【30年の相談現場で本当にあった話】記帳を後回しにしたことで起きた問題
はじめに
こんにちは。
**わたしの起業相談窓口(行政書士・相続と起業の相談窓口)**の下村です。
私は銀行員として14年間勤務し、その経験を含めて30年以上にわたり創業・起業支援に携わってきました。

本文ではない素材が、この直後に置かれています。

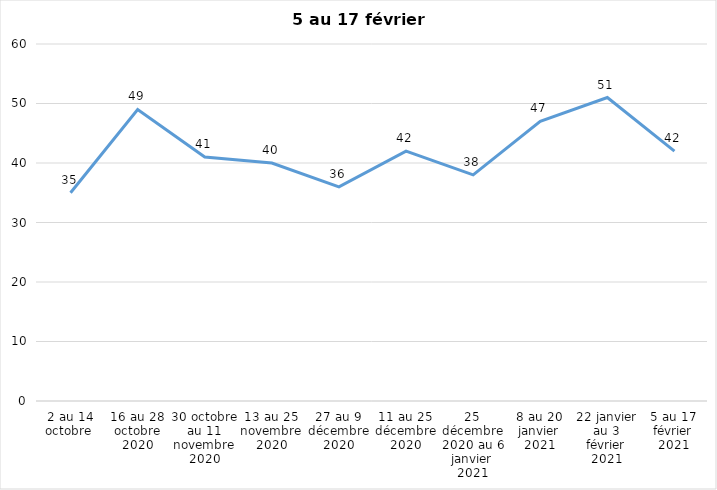
| Category | Toujours aux trois mesures |
|---|---|
| 2 au 14 octobre  | 35 |
| 16 au 28 octobre 2020 | 49 |
| 30 octobre au 11 novembre 2020 | 41 |
| 13 au 25 novembre 2020 | 40 |
| 27 au 9 décembre 2020 | 36 |
| 11 au 25 décembre 2020 | 42 |
| 25 décembre 2020 au 6 janvier 2021 | 38 |
| 8 au 20 janvier 2021 | 47 |
| 22 janvier au 3 février 2021 | 51 |
| 5 au 17 février 2021 | 42 |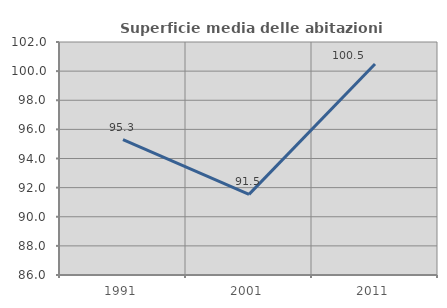
| Category | Superficie media delle abitazioni occupate |
|---|---|
| 1991.0 | 95.299 |
| 2001.0 | 91.534 |
| 2011.0 | 100.49 |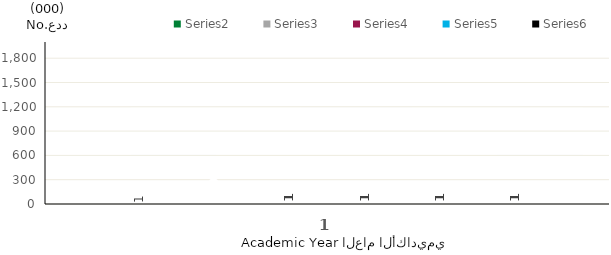
| Category | Series 0 | Series 1 | Series 2 | Series 3 | Series 4 | Series 5 |
|---|---|---|---|---|---|---|
| 0 | 1 | 1 | 1 | 1 | 1 | 1 |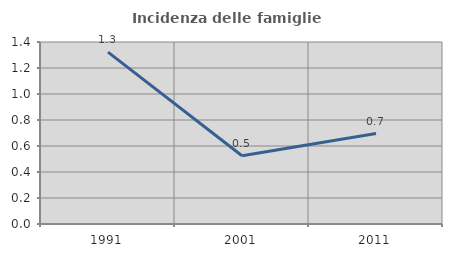
| Category | Incidenza delle famiglie numerose |
|---|---|
| 1991.0 | 1.322 |
| 2001.0 | 0.525 |
| 2011.0 | 0.695 |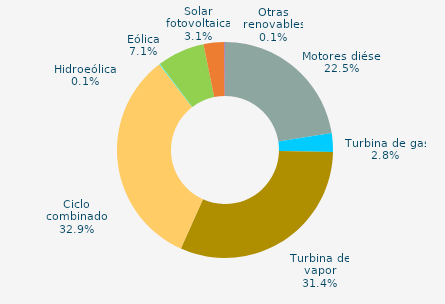
| Category | Series 0 |
|---|---|
| Motores diésel | 22.5 |
| Turbina de gas | 2.8 |
| Turbina de vapor | 31.4 |
| Ciclo combinado | 32.9 |
| Cogeneración | 0 |
| Hidráulica | 0 |
| Hidroeólica | 0.1 |
| Eólica | 7.1 |
| Solar fotovoltaica | 3.1 |
| Otras renovables | 0.1 |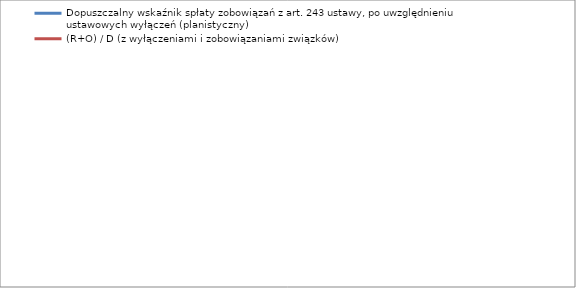
| Category | Dopuszczalny wskaźnik spłaty zobowiązań z art. 243 ustawy, po uwzględnieniu ustawowych wyłączeń (planistyczny)  | (R+O) / D (z wyłączeniami i zobowiązaniami związków) |
|---|---|---|
| 2014.0 | 0.189 | 0.056 |
| 2015.0 | 0.218 | 0 |
| 2016.0 | 0.183 | 0 |
| 2017.0 | 0.187 | 0 |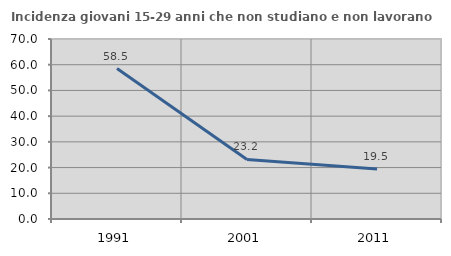
| Category | Incidenza giovani 15-29 anni che non studiano e non lavorano  |
|---|---|
| 1991.0 | 58.488 |
| 2001.0 | 23.158 |
| 2011.0 | 19.474 |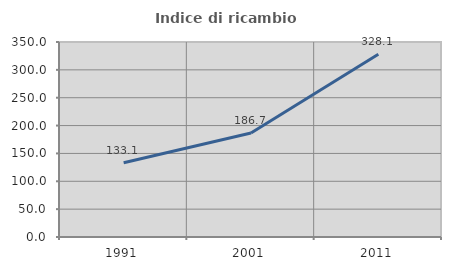
| Category | Indice di ricambio occupazionale  |
|---|---|
| 1991.0 | 133.131 |
| 2001.0 | 186.667 |
| 2011.0 | 328.105 |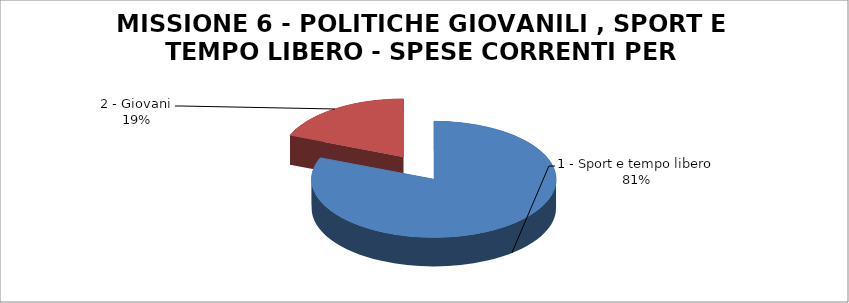
| Category | Series 0 |
|---|---|
| 1 - Sport e tempo libero | 937566 |
| 2 - Giovani | 219494 |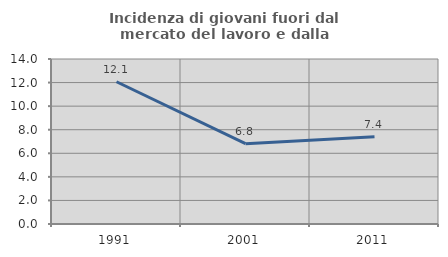
| Category | Incidenza di giovani fuori dal mercato del lavoro e dalla formazione  |
|---|---|
| 1991.0 | 12.069 |
| 2001.0 | 6.818 |
| 2011.0 | 7.407 |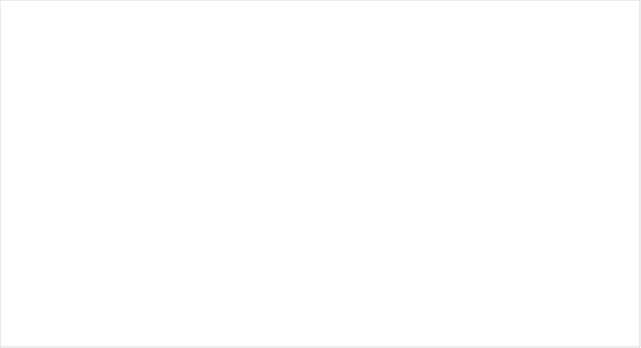
| Category | Material |
|---|---|
| P. Pesca | 0 |
| P. Consumo | 0 |
| P. Uso cotidiano | 0 |
| P. Particulado | 0 |
| Caucho | 0 |
| Tela | 0 |
| Papel y cartón | 0 |
| Madera | 0 |
| Metal | 0 |
| Vidrio | 0 |
| Cerámica | 0 |
| Sanitarios y médicos | 0 |
| Otros | 0 |

起業したばかりの経営者の多くは、営業や商品づくり、お客様への対応などで毎日忙しく過ごしています。
そのため、
「記帳は時間ができたらまとめてやろう。」
と考えてしまう方も少なくありません。
しかし、30年以上の相談現場では、記帳を後回しにしたことで、経営判断が遅れたり、資金繰りに影響が出たりしたケースを何度も見てきました。
今回は、その中の一例をご紹介します。
※実際の相談事例をもとに、個人や企業が特定されないよう内容を一部変更しています。
「忙しいから、あとでまとめて入力します」
ある経営者の方は、開業直後から順調に仕事が増えていました。
毎日現場を回り、休日も仕事をこなすほど忙しい日々でした。
その一方で、会計帳簿への記録は後回しになっていました。
「落ち着いたらまとめて入力します。」
そう話されていましたが、その”落ち着く日”はなかなかやってきませんでした。
お金はあるはずなのに、不安になる
数か月後、その方から相談を受けました。
「売上はあるはずなのに、お金がどれくらい残っているのか分かりません。」
帳簿が整理されていなかったため、
・利益がどれくらい出ているのか
・経費はいくら掛かっているのか
・今後の支払いに備えられるのか
が分からない状態になっていたのです。
経営者にとって一番怖いのは、「数字が見えないまま経営すること」ではないでしょうか。
記帳は税金のためだけではありません
「記帳は税務署へ提出するためのもの」
そのように思われる方もいらっしゃいます。
もちろん、それも大切な役割です。
しかし私は、記帳は経営のために行うものだと考えています。
数字が見えるから、
売上の変化に気付き、
利益を確認し、
資金繰りを考え、
次の経営判断ができます。
記帳は、経営者にとって会社の現在地を確認するための地図のような存在です。
早めに状況を整理したことで見えてきたもの
この会社では、取引内容を整理し、数字を一つずつ確認していきました。
すると、
利益が出ている仕事とそうでない仕事。
毎月固定で掛かっている経費。
今後予定されている支払い。
こうしたことが明確になり、経営者の方も安心して判断できるようになりました。
「数字が分かるだけで、こんなに安心できるんですね。」
その言葉が今でも印象に残っています。
私が設立後の相談を大切にしている理由
私は会社設立の手続きをするだけではありません。
銀行員として14年間勤務し、その経験を含めて30年以上、多くの経営者を支援してきた中で感じるのは、会社は設立してからが本当のスタートだということです。
だからこそ、
設立後の資金計画。
事業計画。
金融機関との付き合い方。
経営の進め方。
こうしたことも含めて、一緒に考える「伴走型支援」を大切にしています。
なお、具体的な記帳方法や会計処理、税務申告については、税理士などの専門家と連携しながら進めることをおすすめしています。
最後に
忙しい毎日だからこそ、記帳は後回しになりがちです。
しかし、数字が見えなければ、正しい経営判断はできません。
会社を長く続けるためには、売上だけを見るのではなく、「会社の数字」を把握することが大切です。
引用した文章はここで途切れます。